Table 2. MAEs for problem (18).

	Our Method
$(\mathcal{N},\mathcal{M})$	$\epsilon =1.1,\nu =0.5$	$\epsilon =1.5,\nu =0.5$	$\epsilon =1.9,\nu =0.5$
(2,2)	$1.25883\times {10}^{-2}$	$1.25883\times {10}^{-2}$	$2.4723\times {10}^{-2}$
(6,6)	$5.36837\times {10}^{-7}$	$5.49461\times {10}^{-7}$	$1.34162\times {10}^{-6}$
(10,10)	$7.24216\times {10}^{-12}$	$3.55129\times {10}^{-12}$	$3.43689\times {10}^{-12}$
(14,14)	$7.35523\times {10}^{-16}$	$2.77556\times {10}^{-16}$	$2.88658\times {10}^{-15}$
(18,18)	$2.22045\times {10}^{-16}$	$1.38778\times {10}^{-16}$	$2.58127\times {10}^{-15}$
	Finite Difference Scheme [38]
$(\mathsf{\Delta }\varsigma ,\mathsf{\Delta }\eta )$	$\epsilon =1.1,\nu =0.5$	$\epsilon =1.5,\nu =0.5$	$\epsilon =1.9,\nu =0.5$
$(\frac{1}{40},\frac{1}{10000})$	$2.52\times {10}^{-3}$	$5.04\times {10}^{-4}$	$2.13\times {10}^{-4}$
$(\frac{1}{80},\frac{1}{10000})$	$1.27\times {10}^{-3}$	$2.50\times {10}^{-4}$	$1.07\times {10}^{-4}$
$(\frac{1}{160},\frac{1}{10000})$	$6.34\times {10}^{-4}$	$1.22\times {10}^{-4}$	$5.37\times {10}^{-5}$
$(\frac{1}{320},\frac{1}{10000})$	$3.14\times {10}^{-4}$	$5.82\times {10}^{-4}$	$2.87\times {10}^{-5}$
$(\frac{1}{640},\frac{1}{10000})$	$1.54\times {10}^{-4}$	$2.61\times {10}^{-5}$	$1.62\times {10}^{-5}$

shows a comparison of our outcomes with those in [38]. Thus, the suggested technique outperforms the numerical results provided in [38]. It is often discovered that good estimates with a small number of nodes.
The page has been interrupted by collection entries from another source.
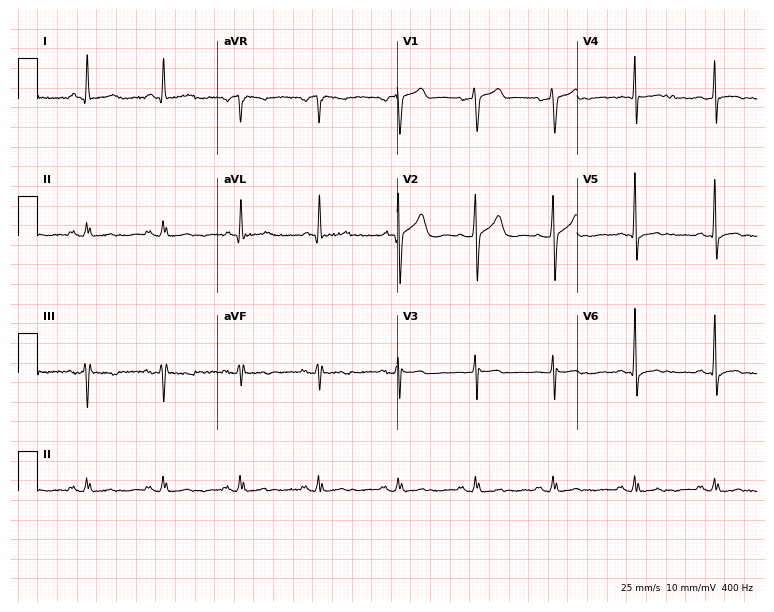
Electrocardiogram, a 68-year-old male patient. Of the six screened findings (first-degree AV block, right bundle branch block, left bundle branch block, sinus bradycardia, atrial fibrillation, sinus tachycardia), none is recorded. Only these six findings were labelled.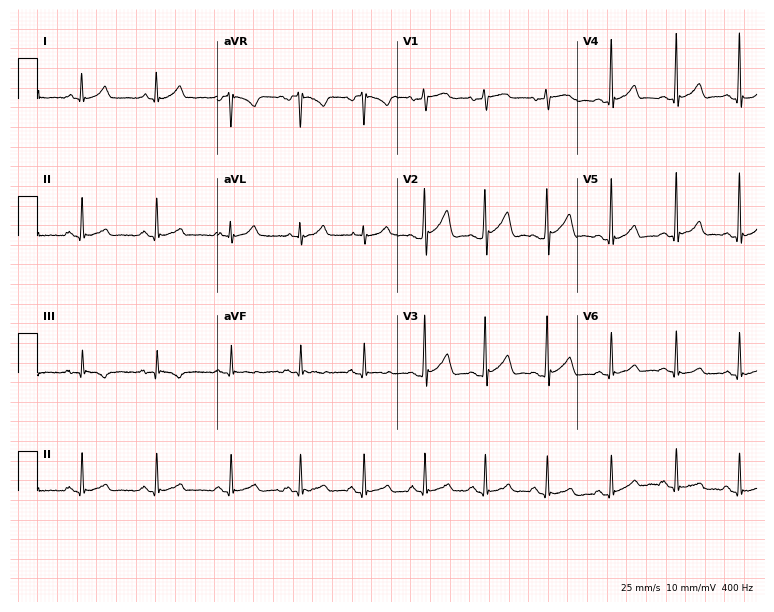
ECG (7.3-second recording at 400 Hz) — a male patient, 23 years old. Labelled as a normal ECG.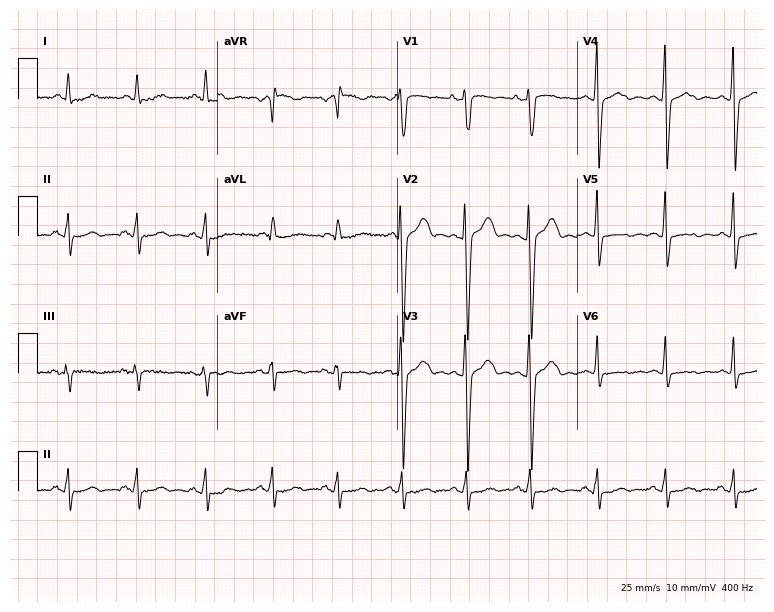
Electrocardiogram (7.3-second recording at 400 Hz), a male patient, 49 years old. Of the six screened findings (first-degree AV block, right bundle branch block (RBBB), left bundle branch block (LBBB), sinus bradycardia, atrial fibrillation (AF), sinus tachycardia), none is recorded. Findings outside these six are not listed.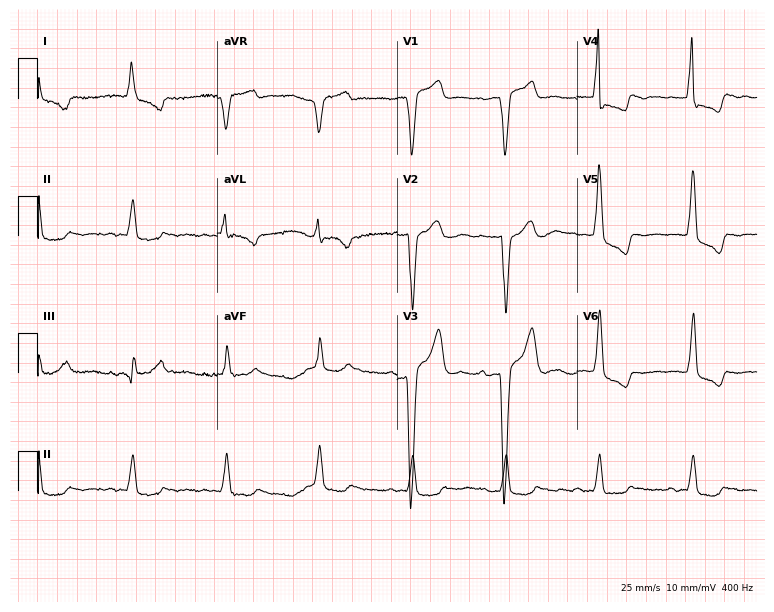
ECG (7.3-second recording at 400 Hz) — an 85-year-old male patient. Findings include left bundle branch block.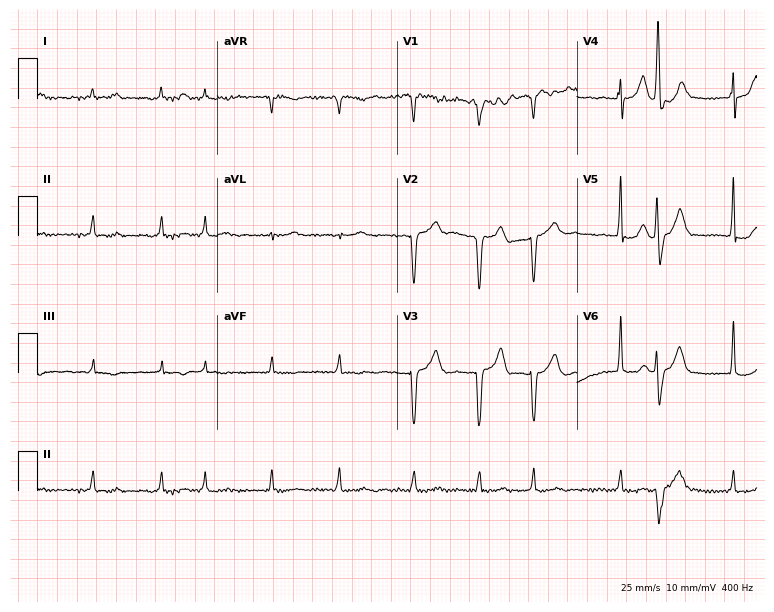
12-lead ECG from a male patient, 67 years old. Findings include atrial fibrillation.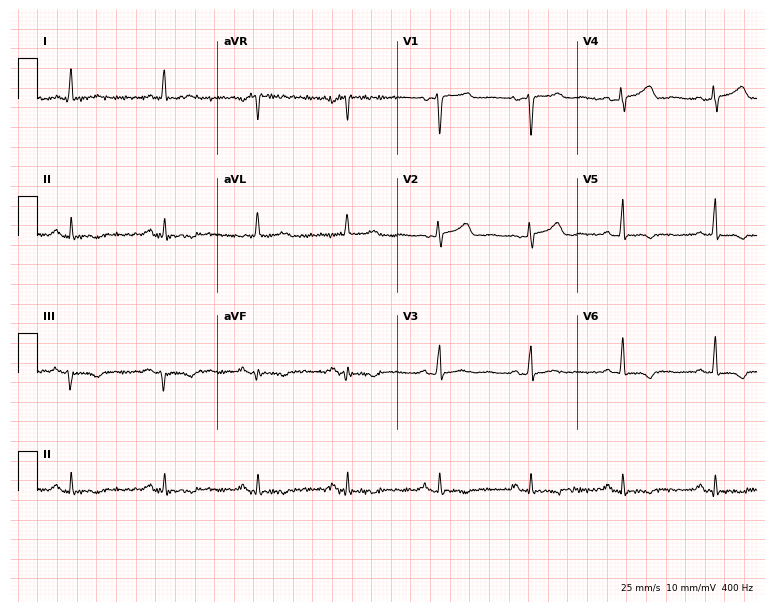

The numerical solution and absolute errors of the problem (18) are shown in Figure 7 and Figure 8, respectively. The $\eta$- and $\varsigma$-graphs relating to absolute errors are depicted in Figure 9 and Figure 10, respectively. Additionally, we can see the error degradation in Figure 11.

5. Conclusions

To get numerical solutions for RF-ADEs in one dimensional space, we offer an accurate and economical numerical methodology linked to the SL-GL-C and SL-GR-C methods. The approach is efficient, adaptable to a wide range of operators, and easily extendable to multi-dimensions. Based on the obtained findings, we can observe that our approach has a high degree of accuracy.